Mi limiterei al silenzio che riservo agli instant book di narrativa, un silenzio molto pacato, ma non di rimprovero: non li biasimo gli instant book, materiale usa e getta, disposable fun, niente di male per carità, ma su di loro non c’è mai molto da dire, e a parte Gioventù Cannibale il resto può essere pure dimenticato.

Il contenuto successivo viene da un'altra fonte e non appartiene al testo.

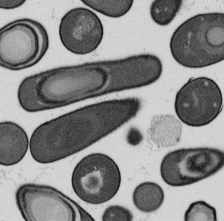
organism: B. subtilis
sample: Bacterial spore
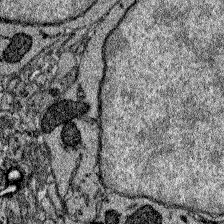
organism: Zebrafish
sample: Larval olfactory bulb
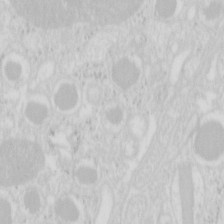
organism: Mouse
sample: Pancreas
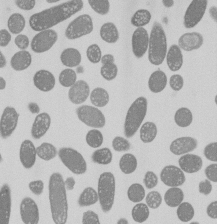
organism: E. coli
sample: Bacterial nucleoid
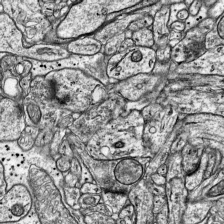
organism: Mouse
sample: Visual Cortex
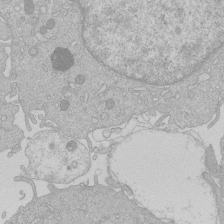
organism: Human
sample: Macrophage cells
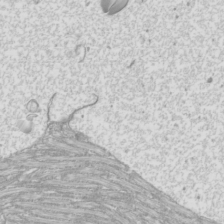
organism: Mouse
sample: Cilia; mouse epididymis
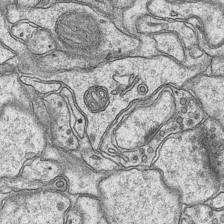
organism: Mouse
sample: CA1 Hippocampus
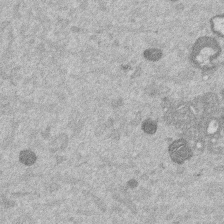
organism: Mouse
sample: Dividing mouse embryo 1 cell stage
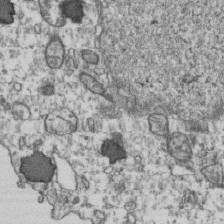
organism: Human
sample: Activated Jurkat CD4+ T cells
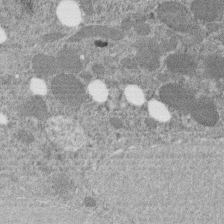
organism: C. elegans
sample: C. elegans embryo early stage
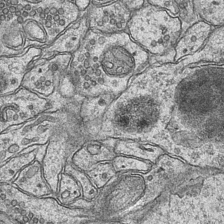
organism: Mouse
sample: CA1 Hippocampus
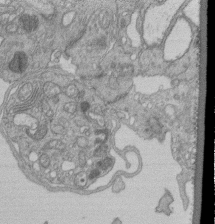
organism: Human
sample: Retinal organoid Rod and Cone cells
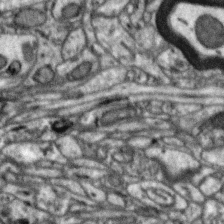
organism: Zebra finch
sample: Brain
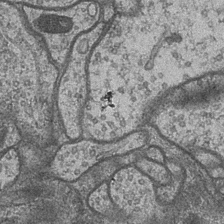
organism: Drosophila
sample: Optic medulla
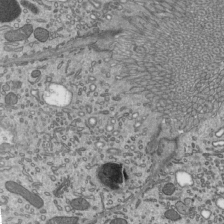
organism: Mouse
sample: Mouse epididymis efferent ductule cilia
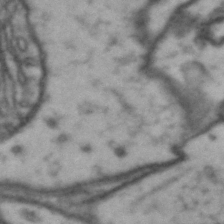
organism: Drosophila
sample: Brain
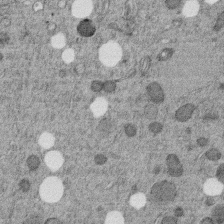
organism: C. elegans
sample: C. elegans embryo early stage
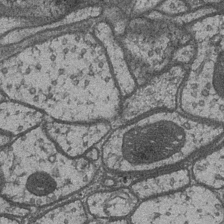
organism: Drosophila
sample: Optic medulla
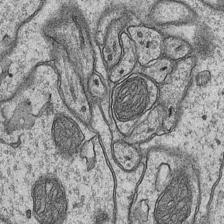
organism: Mouse
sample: CA1 Hippocampus
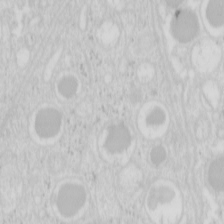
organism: Mouse
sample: Pancreas
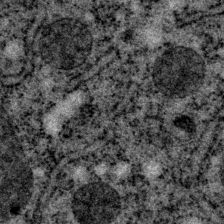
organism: P. pacificus
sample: Pharynx
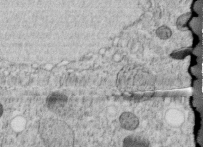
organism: C. elegans
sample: C. elegans embryo early stage
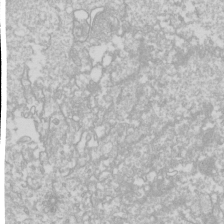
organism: Drosophila
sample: Cell division; meiosis; drosophila spermatocytes
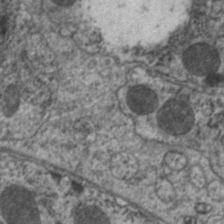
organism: C. elegans
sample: Pharynx
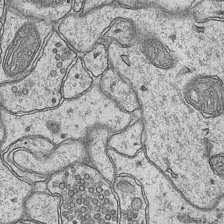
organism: Mouse
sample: CA1 Hippocampus
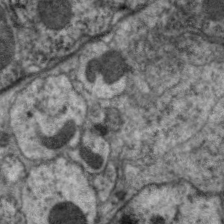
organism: C. elegans
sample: Pharynx
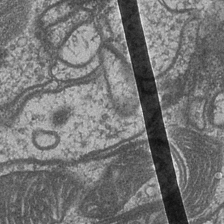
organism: Drosophila
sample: Optic medulla
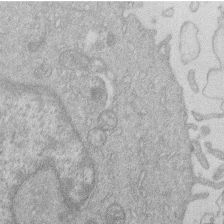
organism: Human
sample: Macrophage cells
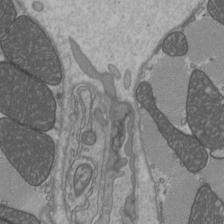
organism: C57BL Mouse
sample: Heart
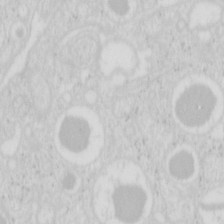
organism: Mouse
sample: Pancreas
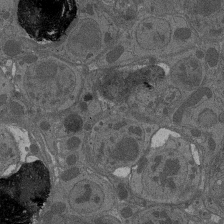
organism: Drosophila
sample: Antenna
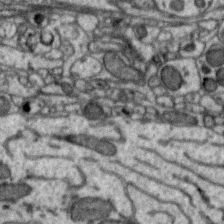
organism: Zebra finch
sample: Brain
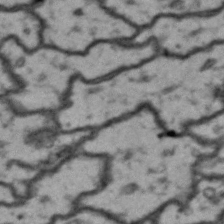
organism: Drosophila
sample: Brain
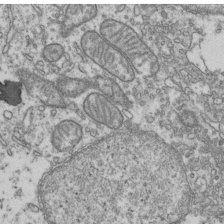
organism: Human
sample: Activated Jurkat CD4+ T cells
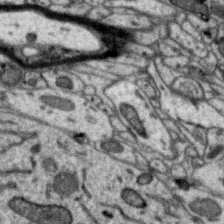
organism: Zebra finch
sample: Brain
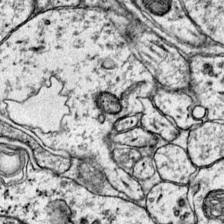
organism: Mouse
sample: Primary visual cortex
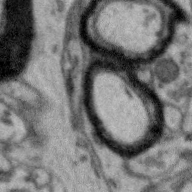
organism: Zebra finch
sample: Brain
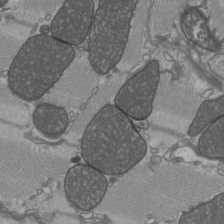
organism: C57BL Mouse
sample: Heart
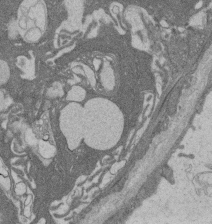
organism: Rat
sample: Salivary granule
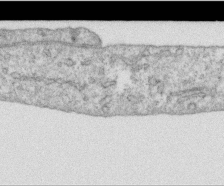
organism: Human
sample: Centriole in RPE cells
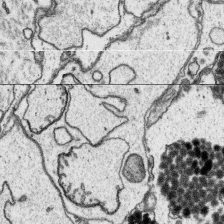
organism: Platynereis dumerilii
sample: Parapodia
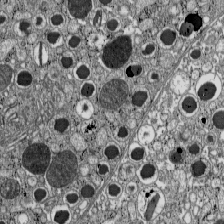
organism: C57BL Mouse
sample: Pancreatic islet
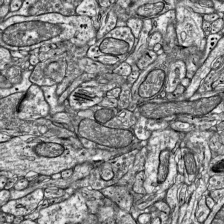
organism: Mouse
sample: Visual Cortex
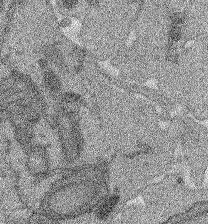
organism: Human
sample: HeLa cells
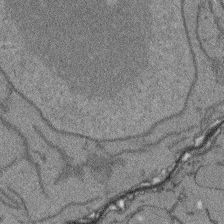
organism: Arabidopsis thaliana
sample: Root tip
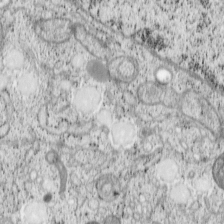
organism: African green monkey
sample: COS-7 cells
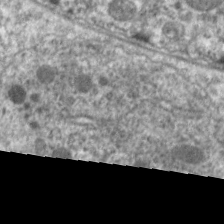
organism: C. elegans
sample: Pharynx
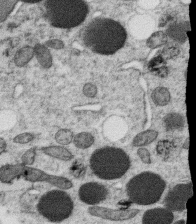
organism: C. elegans
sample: C. elegans oocyte; sperm cells
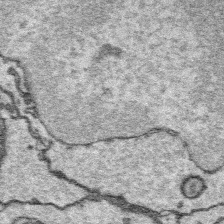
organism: Platynereis dumerilii
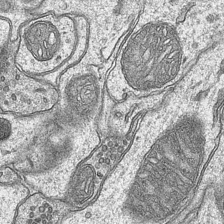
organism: Mouse
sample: CA1 Hippocampus
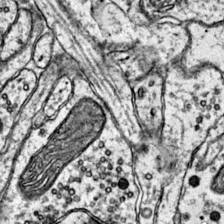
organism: Mouse
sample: Primary visual cortex
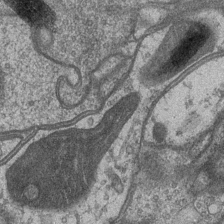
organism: Drosophila
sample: Optic medulla
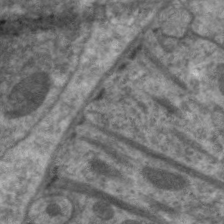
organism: C. elegans
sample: Pharynx
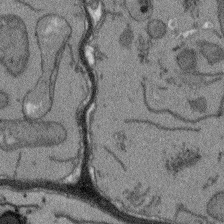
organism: Arabidopsis thaliana
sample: Root tip
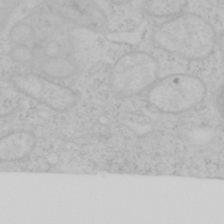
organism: Mouse
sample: OT-I killer T cells with ID8 ovarian cancer cells
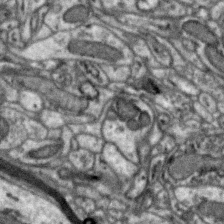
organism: Zebra finch
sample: Brain
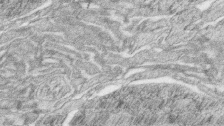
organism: Zebrafish
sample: synaptic ribbons in rod cells and cone cells
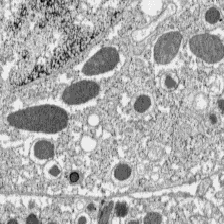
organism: C57BL Mouse
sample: Pancreatic islet
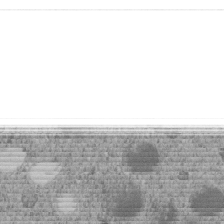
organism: C. elegans
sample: C. elegans embryo early stage
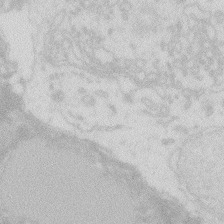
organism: Zebrafish
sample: Macrophage
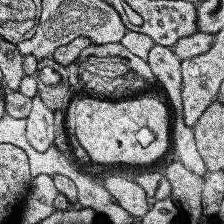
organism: Human
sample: Temporal Lobe
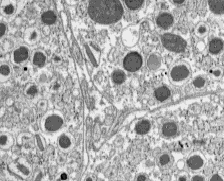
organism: C57BL Mouse
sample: Pancreatic islet
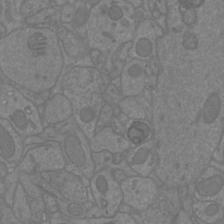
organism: Mouse
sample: Cortical neurons
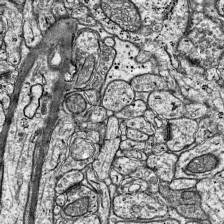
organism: Mouse
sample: Visual Cortex
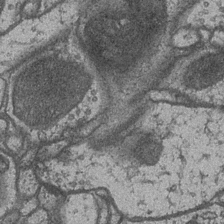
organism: Drosophila
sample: Optic medulla
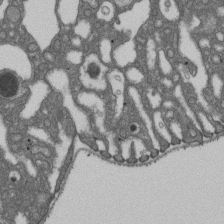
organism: Drosophila
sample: Nephrocyte
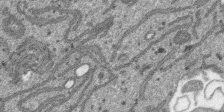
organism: Human
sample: Lung epithelial cells infected with SARS-CoV-2
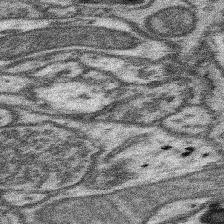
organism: Mouse
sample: Somatosensory cortex neuropil
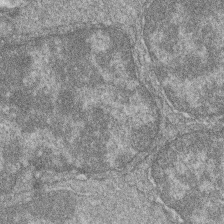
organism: Zebrafish
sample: Cilia; retinal pigment epithelium
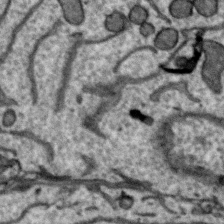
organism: Zebra finch
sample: Brain
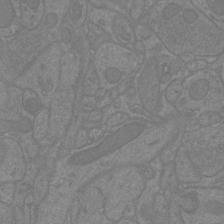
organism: Mouse
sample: Cortical neurons
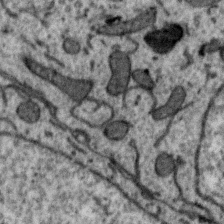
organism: Zebra finch
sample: Brain
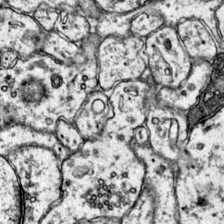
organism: Mouse
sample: Primary visual cortex
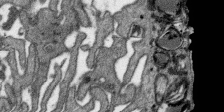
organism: Human
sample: Lung epithelial cells, uninfected (mock) control
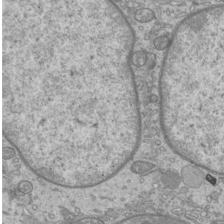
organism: Mouse
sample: Cilia; mouse epididymis
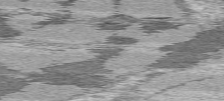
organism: C57BL Mouse
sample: Heart
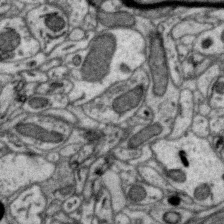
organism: Zebra finch
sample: Brain
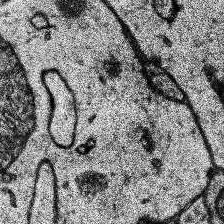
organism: Human
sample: Temporal Lobe
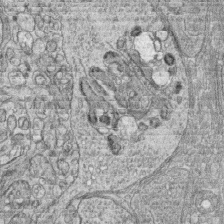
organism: Zebrafish
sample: synaptic ribbons in rod cells and cone cells
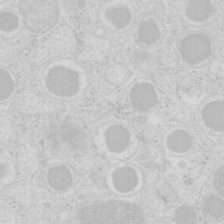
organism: Mouse
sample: Pancreas
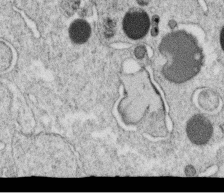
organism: C. elegans
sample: C. elegans oocyte; sperm cells
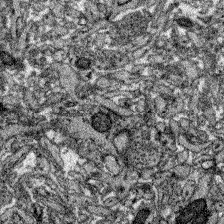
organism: Zebrafish
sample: Larval olfactory bulb
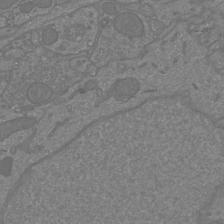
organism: Mouse
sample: Cortical neurons
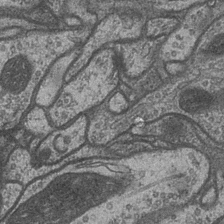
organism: Drosophila
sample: Optic medulla
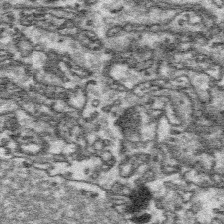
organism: Platynereis dumerilii
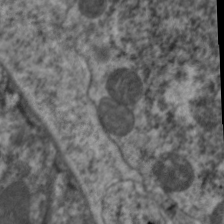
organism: C. elegans
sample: Pharynx
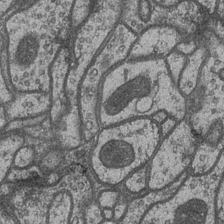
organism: Drosophila
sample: Optic medulla
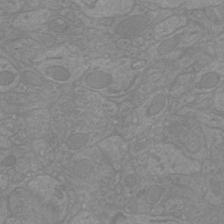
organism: Mouse
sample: Cortical neurons
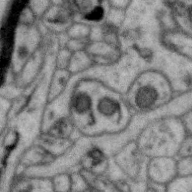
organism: Zebra finch
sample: Brain
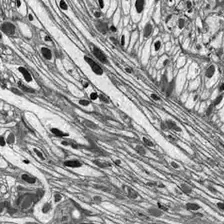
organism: Drosophila
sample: Optic lobe
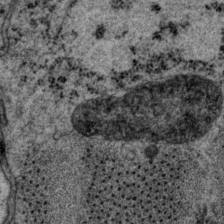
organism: P. pacificus
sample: Pharynx
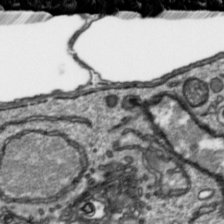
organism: Toxoplasma gondii
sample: Parasites in a vacuole inside a host cell
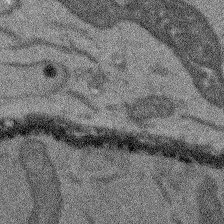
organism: Arabidopsis thaliana
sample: Root tip
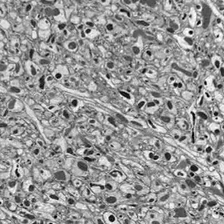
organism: Drosophila
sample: Optic lobe
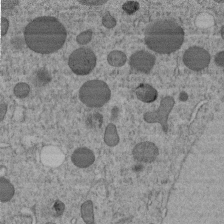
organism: C. elegans
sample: C. elegans embryo early stage
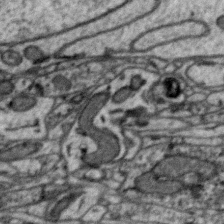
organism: Zebra finch
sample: Brain
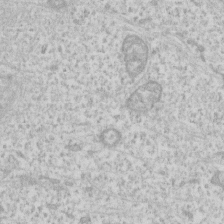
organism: Human
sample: Fibroblast cells
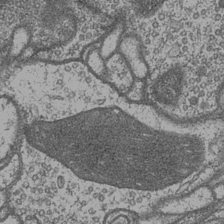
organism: Drosophila
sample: Optic medulla
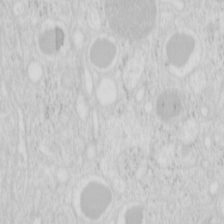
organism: Mouse
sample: Pancreas
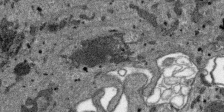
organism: Human
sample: Lung epithelial cells, uninfected (mock) control
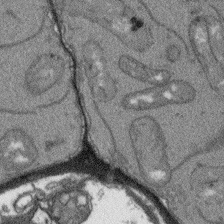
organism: Arabidopsis thaliana
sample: Root tip
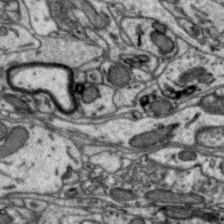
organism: Zebra finch
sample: Brain
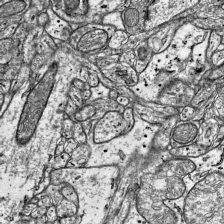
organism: Mouse
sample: Visual Cortex
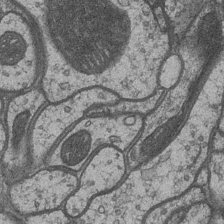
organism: Drosophila
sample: Optic medulla
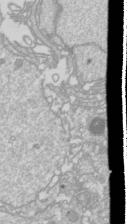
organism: Drosophila
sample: Cell division; meiosis; drosophila spermatocytes
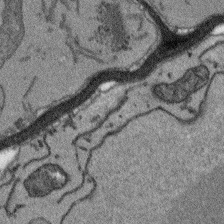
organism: Arabidopsis thaliana
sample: Root tip
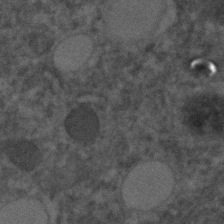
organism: C. elegans
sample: C. elegans embryo
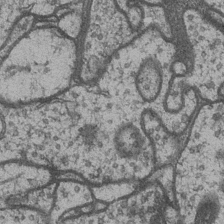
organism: Drosophila
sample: Optic medulla
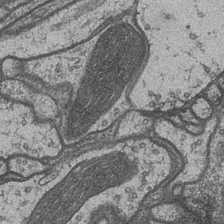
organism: Drosophila
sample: Optic medulla
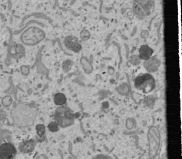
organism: Human
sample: Mitochondria in U2OS cells
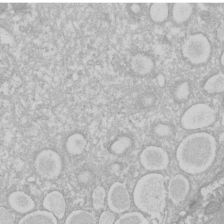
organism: Xenopus
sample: Cilia; centrioles in frog embryo cells
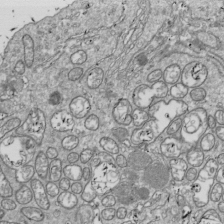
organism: Drosophila
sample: Cell division; meiosis; drosophila spermatocytes
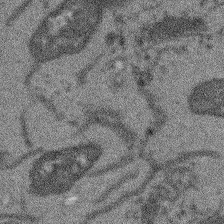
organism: Arabidopsis thaliana
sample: Root tip
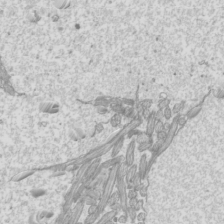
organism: Mouse
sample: Cilia; mouse epididymis
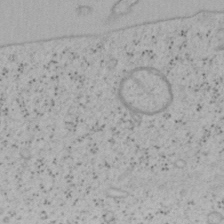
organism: Human
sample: HeLa cells
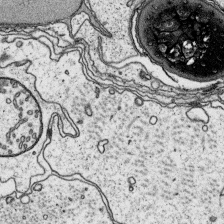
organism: Platynereis dumerilii
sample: Parapodia
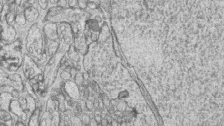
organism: Zebrafish
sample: synaptic ribbons in rod cells and cone cells
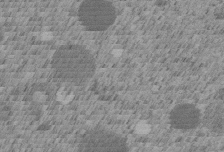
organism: C. elegans
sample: C. elegans embryo early stage
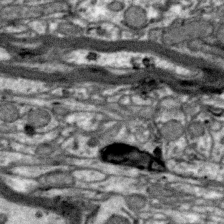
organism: Zebra finch
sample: Brain
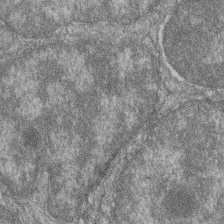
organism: Zebrafish
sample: Cilia; retinal pigment epithelium
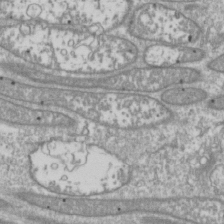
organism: Drosophila
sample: Cell division; meiosis; drosophila spermatocytes
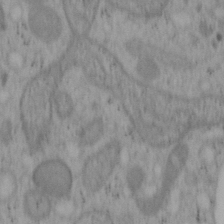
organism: Mouse
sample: OT-I killer T cells with ID8 ovarian cancer cells
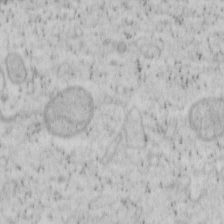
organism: Human
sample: HeLa cells
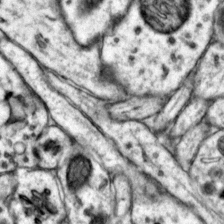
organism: Mouse
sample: Primary visual cortex

La folgorante contemporaneità di questi libri, Il loro maggiore punto di forza, è anche la maledizione nascosta tra le loro pagine, il punto debole che gli impedisce di diventare grandi libri, di guardare oltre le correnti letterarie, acquisire una dignità oltre il tempo e lo spazio.
Ma dopo aver finito L’età della Febbre mi sono morso la lingua: voi dovete assolutamente comprare questo libro edito da Minumum fax sull’ultima decade degli anni zero, e inchinarvi alle parole che sono contenute al suo interno come di fronte al sacerdote di un potentissimo e misterioso culto di iniziazione.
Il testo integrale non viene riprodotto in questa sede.